With any data analysis it is important to know what is being measured and whether it is representative. This is particularly relevant to the study of Earth in deep time due to the fragmentary nature of the preserved record. For example, Hawkesworth et al. (2009) have argued that the episodic character of the zircon age population record (Fig. 1) is not a primary record of their generation but reflects a secondary preservation bias related to the supercontinent cycle.
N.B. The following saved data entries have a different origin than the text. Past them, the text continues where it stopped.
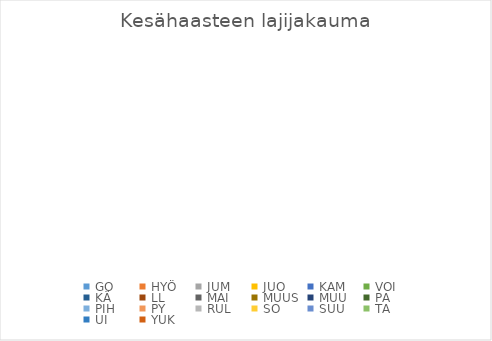
| Category | Series 0 |
|---|---|
| GO | 0 |
| HYÖ | 0 |
| JUM | 0 |
| JUO | 0 |
| KAM | 0 |
| VOI | 0 |
| KÄ | 0 |
| LL | 0 |
| MAI | 0 |
| MUUS | 0 |
| MUU | 0 |
| PA | 0 |
| PIH | 0 |
| PY | 0 |
| RUL | 0 |
| SO | 0 |
| SUU | 0 |
| TA | 0 |
| UI | 0 |
| YUK | 0 |
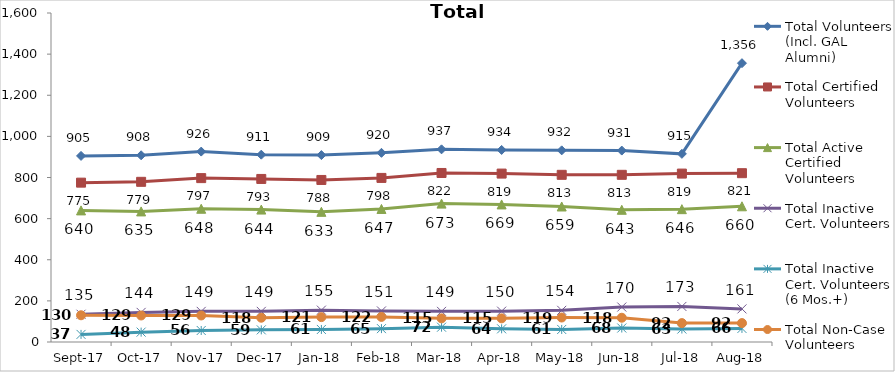
| Category | Total Volunteers (Incl. GAL Alumni) | Total Certified Volunteers | Total Active Certified Volunteers | Total Inactive Cert. Volunteers | Total Inactive Cert. Volunteers (6 Mos.+) | Total Non-Case Volunteers |
|---|---|---|---|---|---|---|
| 2017-09-01 | 905 | 775 | 640 | 135 | 37 | 130 |
| 2017-10-01 | 908 | 779 | 635 | 144 | 48 | 129 |
| 2017-11-01 | 926 | 797 | 648 | 149 | 56 | 129 |
| 2017-12-01 | 911 | 793 | 644 | 149 | 59 | 118 |
| 2018-01-01 | 909 | 788 | 633 | 155 | 61 | 121 |
| 2018-02-01 | 920 | 798 | 647 | 151 | 65 | 122 |
| 2018-03-01 | 937 | 822 | 673 | 149 | 72 | 115 |
| 2018-04-01 | 934 | 819 | 669 | 150 | 64 | 115 |
| 2018-05-01 | 932 | 813 | 659 | 154 | 61 | 119 |
| 2018-06-01 | 931 | 813 | 643 | 170 | 68 | 118 |
| 2018-07-01 | 915 | 819 | 646 | 173 | 63 | 92 |
| 2018-08-01 | 1356 | 821 | 660 | 161 | 66 | 92 |

Thus, if specific T/P data (e.g., high dt/dP versus intermediate dt/dP) analyzed by Brown et al. are biased by selective preservation, rather than representing the tectonic setting for their generation, this will impact interpretations of the significance of any temporal changes. Therefore, we, as a discipline, need to move beyond simple temporal correlations and undertake a critical evaluation of the reasons for such links. A potential way forward is to couple observational data sets with numerical modeling. For example, Sizova et al. (2014) revealed how falling mantle temperatures on modern Earth (post-800 Ma) enabled deeper levels of slab breakoff at collision zones, resulting in greater depths of underthrusting of continental lithosphere, and thus accounting for the development of the ultrahigh-pressure metamorphic assemblages. Thermomechanical models by Capitanio et al. (2019) of mantle convection and melting under inferred early Earth (pre-2500 Ma) conditions replicated the pressure-temperature regimes recorded in the rock record within a non-plate, rather than a plate, tectonic setting and demonstrated the synchronous development of two stable long-lasting tectonic domains (stagnant lid and proto-plate).
The coupling of observations with modeling provides a method to critically assess the Earth system under the myriad of conditions, and range of temporal and spatial scales, that it has operated in over its 4.5-billion-year history, and provides an exciting future for the Earth Sciences.